A senior executive of the company, Gunning has been responsible for AkzoNobel Decorative Paints since 2008. He boasts of a business career spanning over 25 years with Unilever where his last posting was as Business President Asian Foods.
In September 2007, Gunning was appointed as CEO of Vedior, a global company in HRM services. After a successful merger with Randstad, he joined AkzoNobel as board member for Decorative Paints.
Born in the Netherlands, Tex Gunning holds a degree in Economics from the Erasmus University Rotterdam. He is a passionate lecturer, writer and speaker about the role of business in society and about the need for collective leadership to tackle the world’s biggest challenges. Gunning has been an advisor to many other business leaders and academics all around the world.
In his responsible position, in addition to his task as head of the business operations, he is also extremely conscious of the need for business leaders like himself to understand their role in society in the current global context.

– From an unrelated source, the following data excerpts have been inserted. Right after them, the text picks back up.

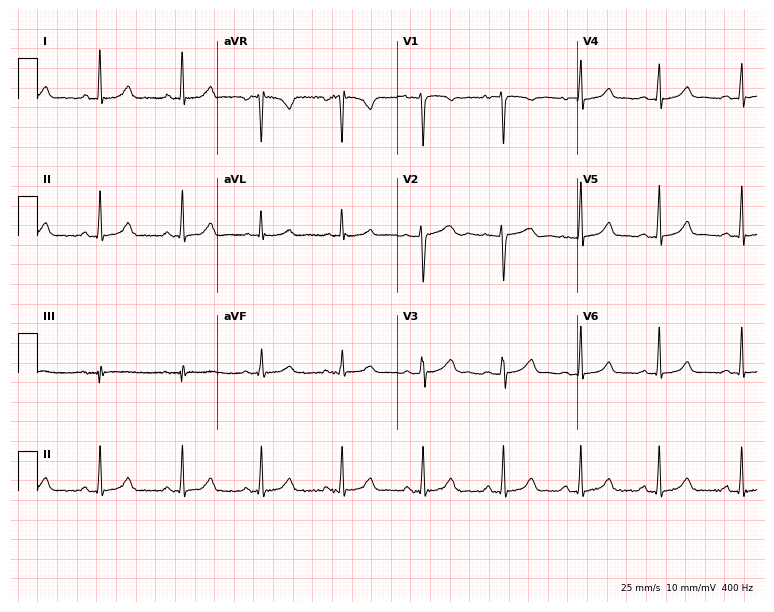
12-lead ECG from a woman, 27 years old (7.3-second recording at 400 Hz). No first-degree AV block, right bundle branch block, left bundle branch block, sinus bradycardia, atrial fibrillation or sinus tachycardia recorded for this tracing.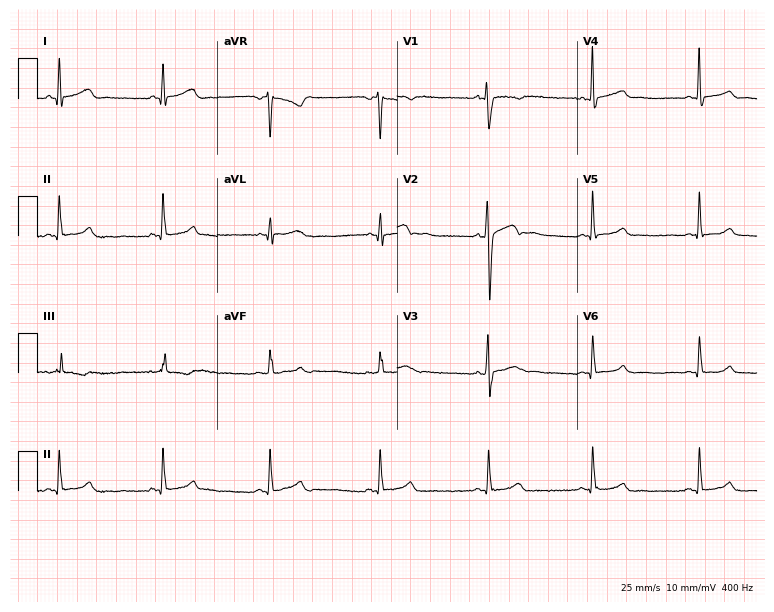
12-lead ECG (7.3-second recording at 400 Hz) from a man, 33 years old. Labelled as a normal ECG.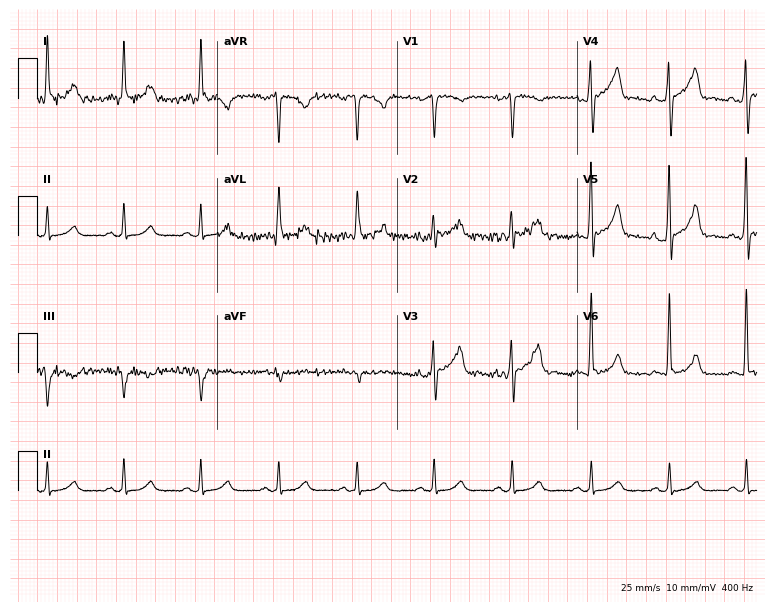
Electrocardiogram (7.3-second recording at 400 Hz), a 52-year-old male patient. Overall reading on record: normal ECG.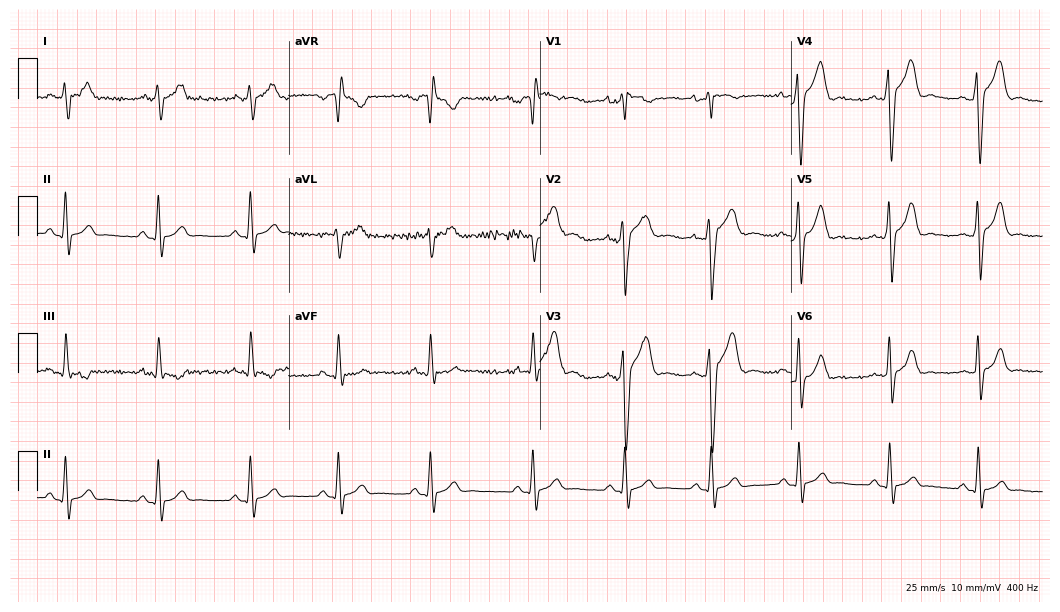
12-lead ECG from a 24-year-old male. Screened for six findings — first-degree AV block, right bundle branch block, left bundle branch block, sinus bradycardia, atrial fibrillation, sinus tachycardia — none is recorded. Findings outside these six are not listed.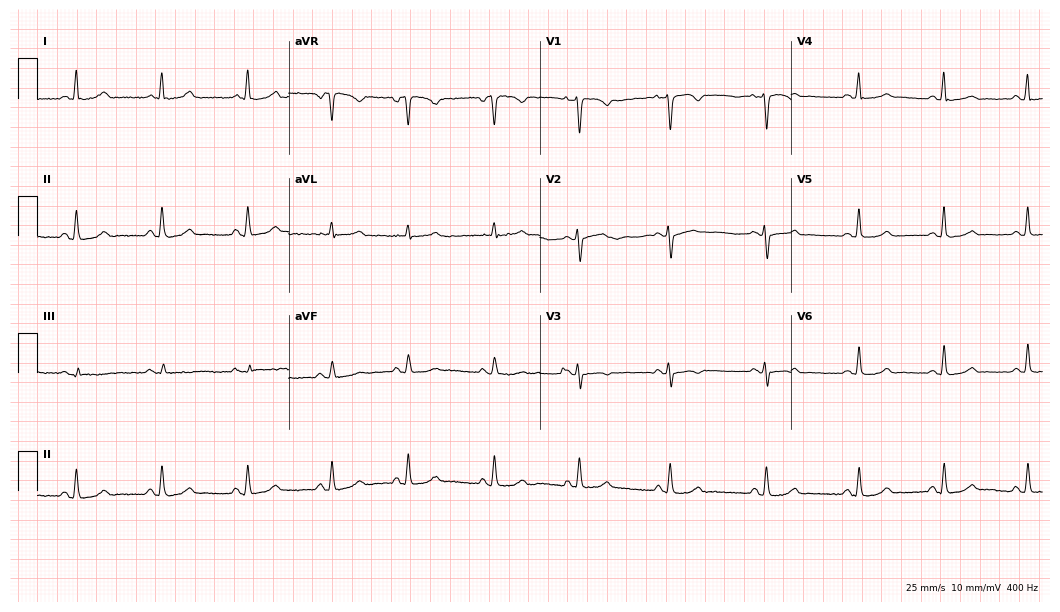
Standard 12-lead ECG recorded from a 34-year-old female patient. Read as a normal ECG.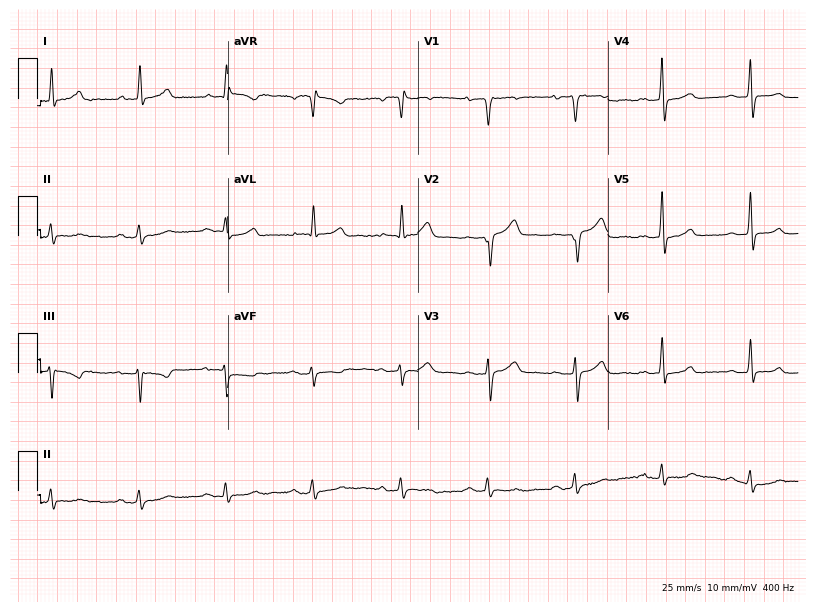
12-lead ECG from a 59-year-old male. Screened for six findings — first-degree AV block, right bundle branch block, left bundle branch block, sinus bradycardia, atrial fibrillation, sinus tachycardia — none is recorded.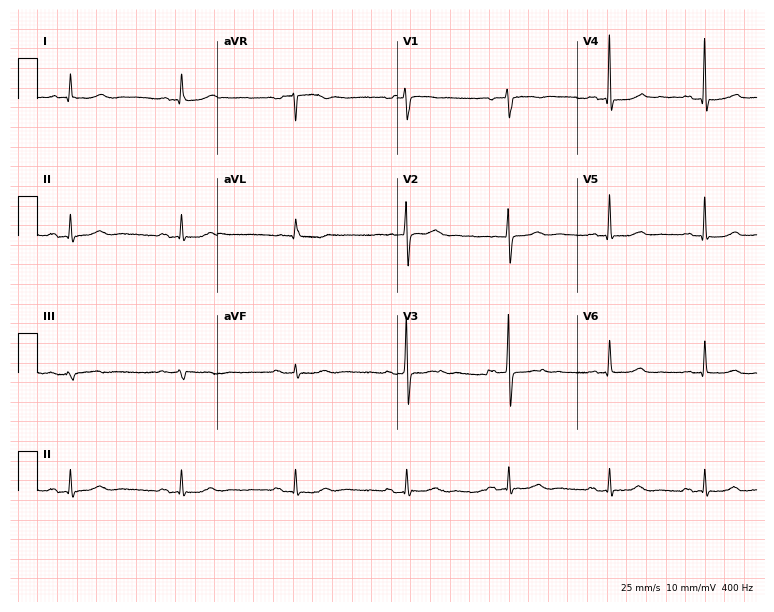
Electrocardiogram (7.3-second recording at 400 Hz), a female, 74 years old. Of the six screened findings (first-degree AV block, right bundle branch block (RBBB), left bundle branch block (LBBB), sinus bradycardia, atrial fibrillation (AF), sinus tachycardia), none is recorded.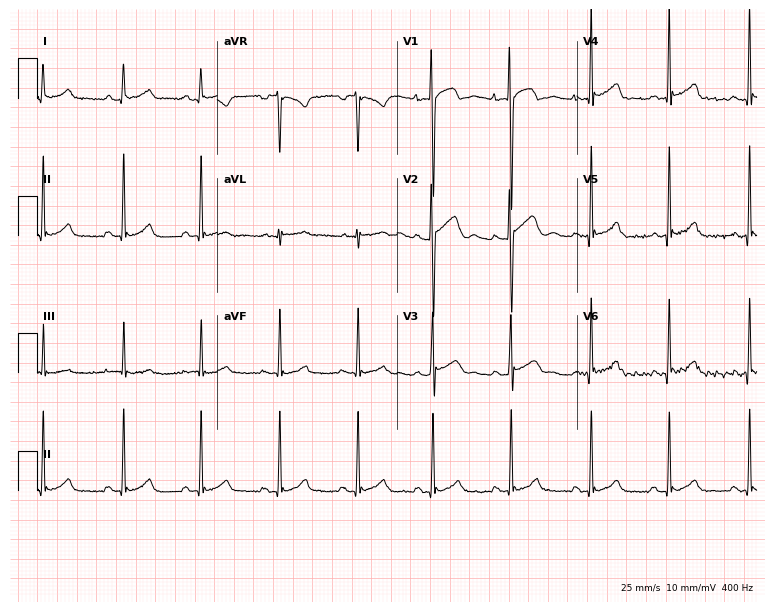
Standard 12-lead ECG recorded from a male patient, 18 years old (7.3-second recording at 400 Hz). None of these six findings is recorded: first-degree AV block, right bundle branch block, left bundle branch block, sinus bradycardia, atrial fibrillation, sinus tachycardia.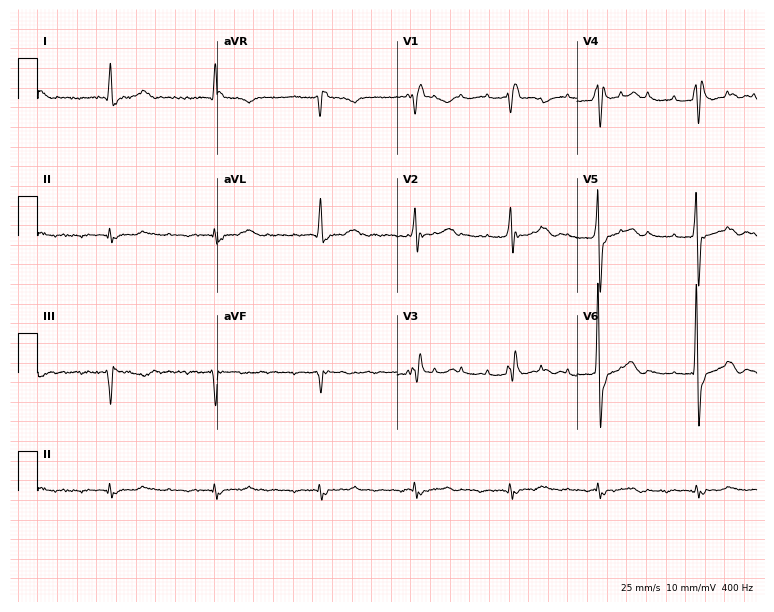
Standard 12-lead ECG recorded from an 80-year-old man. The tracing shows right bundle branch block.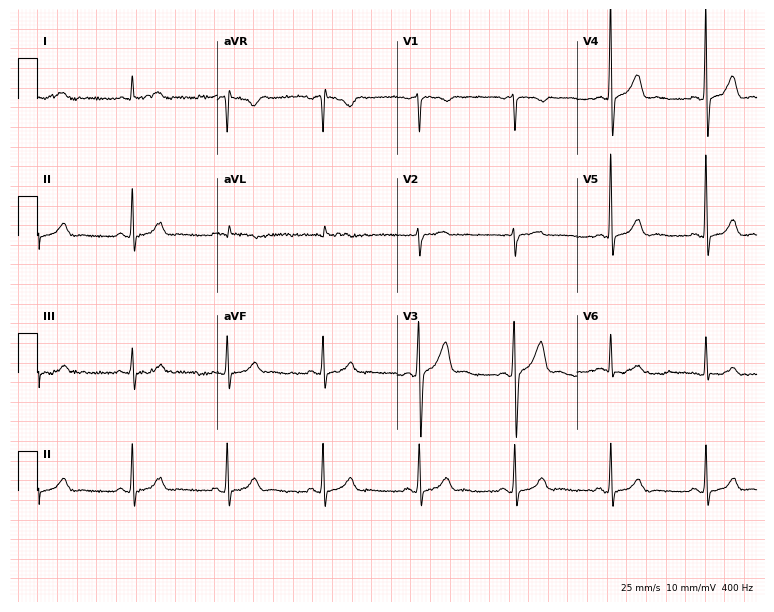
12-lead ECG from a 76-year-old man (7.3-second recording at 400 Hz). Recorded interpretation: within normal limits.

His long experience in Asia has made him a strong advocate and social entrepreneur in helping to find answers to some of the world’s largest social environmental challenges.
He admits that the 15 years he spent in Asia, when an explosion in population growth was witnessed resulting in numerous problems including poverty, malnutrition and diseases, made him very conscious that business is narrowly defined, focussing on shareholder value rather than looking for a much wider definition examining what the role in society should be.
Therefore, he tried to integrate what he observed in his personal life and business life with the discussion that business should take more responsibility since they had the money, the power, the competencies and the skills while governments seemed to be unable to take on that role.
He also feels the need for shareholders not to think that they could continue to earn money the way they did in the past and that they better pay attention and begin to think also as citizens, as fathers and mothers of children, realising that to sustain their own personal lives and their economic lives, business has to integrate their social agenda with the economic agenda and the environmental agenda.
Admitting that he was once a crusader for issues like child mortality, child malnutrition and poverty, Gunning is presently convinced that the focus should be on climate change.
“I firmly believe that unless the climate change issue is resolved, all other issues like poverty will get worse. Businesses should take a very proactive attitude without waiting for governments to come up with regulations. They should start working on bringing down footprints, particularly CO2 equivalent footprints down massively and invest on nothing that isn’t green,” he says emphatically.
He suggests that enormous monies should be spent on research and development which should concentrate on new technology on the products and on logistics and supply changes in order to get the climate change issue under control.